0.6 ≤ α < 0.8”Moderate agreement; spotlight on dimension D.”
α < 0.6”Raters disagreed substantially on D and E. Consider re-running with a clearer rubric.”

Costs

Each insight regeneration is a single Gemini completion (~0.0010.001–0.005 depending on rating count). Negligible. Doesn’t count against autouser quota; counts against the per-user platform Gemini quota only when on the platform key (User.geminiApiKey BYOK callers don’t count).

Caching

We don’t auto-regenerate. The cache is invalidated only when you POST to the /ai-insights route. This keeps the cost predictable and prevents accidental cost cascades when a flurry of ratings comes in.
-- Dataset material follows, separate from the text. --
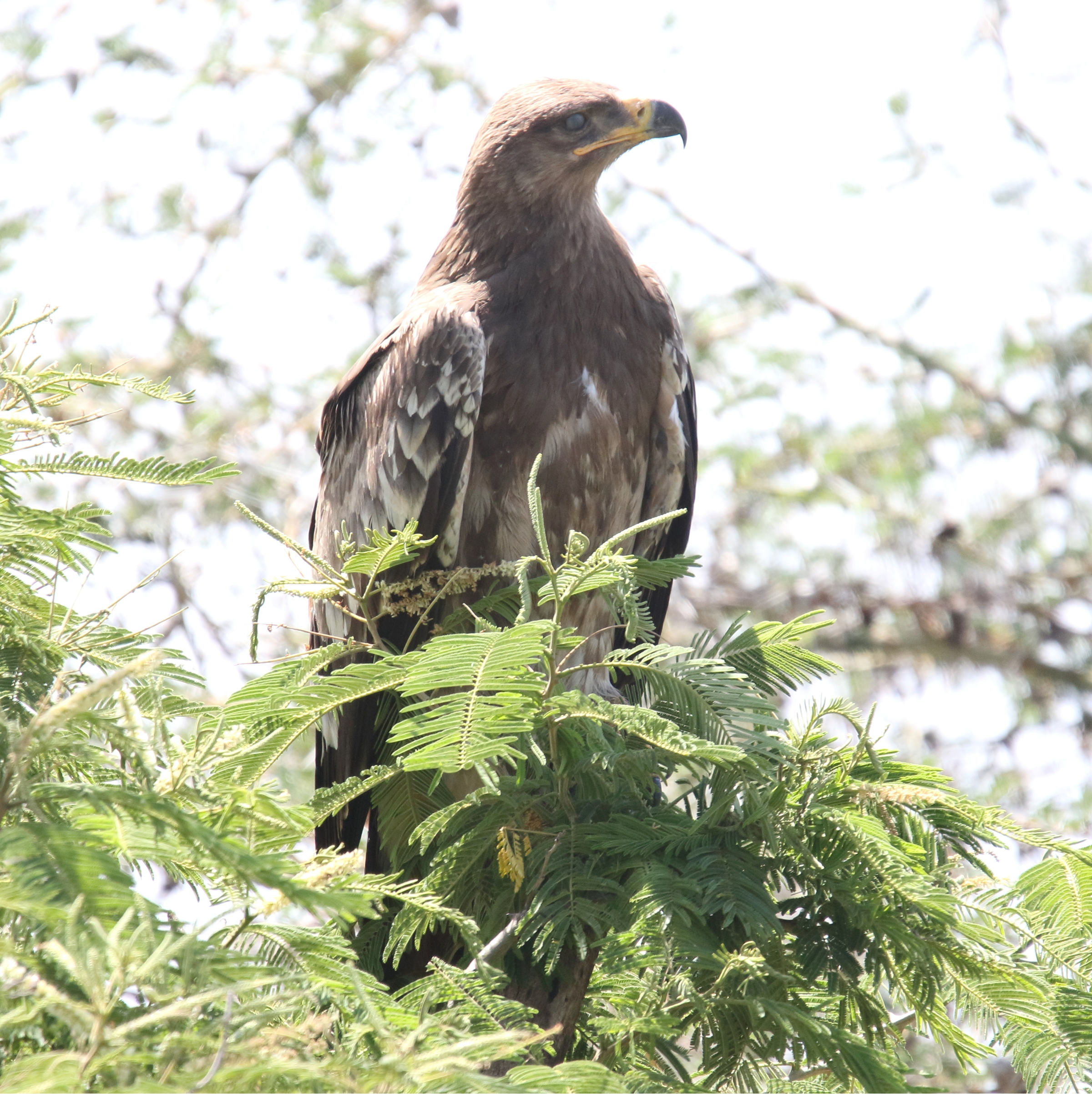 Steppe Eagle (Aquila nipalensis)

A typical pattern in CI:
// 1. Wait for autouser_run.completed webhooks until all expected runs finish.
// 2. Fetch insights once.
// 3. Pin to the report.
const insights = await fetch(
  `https://app.autousers.ai/api/v1/evaluations/${evalId}/ai-insights`,
  { method: "POST", headers: { Authorization: `Bearer ${KEY}` } }
).then((r) => r.json());

writeReport(insights.recommendation, insights.structured.actionItems);

Limitations

  • The model has access only to the rating data, not the actual designs. If you want it to reason about visual fidelity, post screenshots as files and reference them from customDimensions[].context.
  • Insights do not include dimensional scores you didn’t actually collect. If you want it to reason about Accessibility, include an Accessibility dimension on the template.
  • Output is in English regardless of Autousers-Locale (currently no i18n on this surface — on the roadmap).